Interpretive Summary: 4-Hydroxyphenylpyruvate dioxygenase is a key enzyme in plants that is involved in the synthesis of plastoquinone and vitamin E. It is inhibited by certain herbicides. We have developed an assay that can be used to measure the presence of these herbicides at very low concentration. This assay does not require very advanced analytical instrumentation. It measures the formation of melanin-like compounds by E. coli overexpressing a plant HPPD with a spectrophotometer.

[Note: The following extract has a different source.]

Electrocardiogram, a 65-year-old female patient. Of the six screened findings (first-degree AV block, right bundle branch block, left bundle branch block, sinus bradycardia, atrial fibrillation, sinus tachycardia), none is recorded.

Technical Abstract: Plant 4-hydroxyphenylpyruvate dioxygenase (HPPD) is the molecular target of a range of synthetic ß-triketone herbicides that are currently used commercially. Their mode of action is based on an irreversible inhibition of HPPD. Therefore, this inhibitory capacity was used to develop a whole cell colorimetric bioassay with a recombinant E. coli expressing a plant HPPD for the ß-triketones herbicide analysis. The principle of the bioassay is based on the ability of the recombinant E. coli clone to produce a soluble melanin-like pigment, from tyrosine catabolism through p-hydroxyphenylpyruvate and homogentisate. Addition of sulcotrione, a HPPD inhibitor, decreased the production of the pigment. With the aim to optimize the assay, the E. coli recombinant clone was immobilized in sol-gel or agarose matrix in a 96 wells microplate format. The limit of detection for mesotrione, tembotrione, sulcotrione and leptospermone were 0.069, 0.051, 0.038, and 20 µM, respectively, allowing to validate the whole cell colorimetric bioassay as a simple and cost effective alternative tool for a laboratory use. The bioassay results from spiked soil samples were confirmed with high-performance liquid chromatography.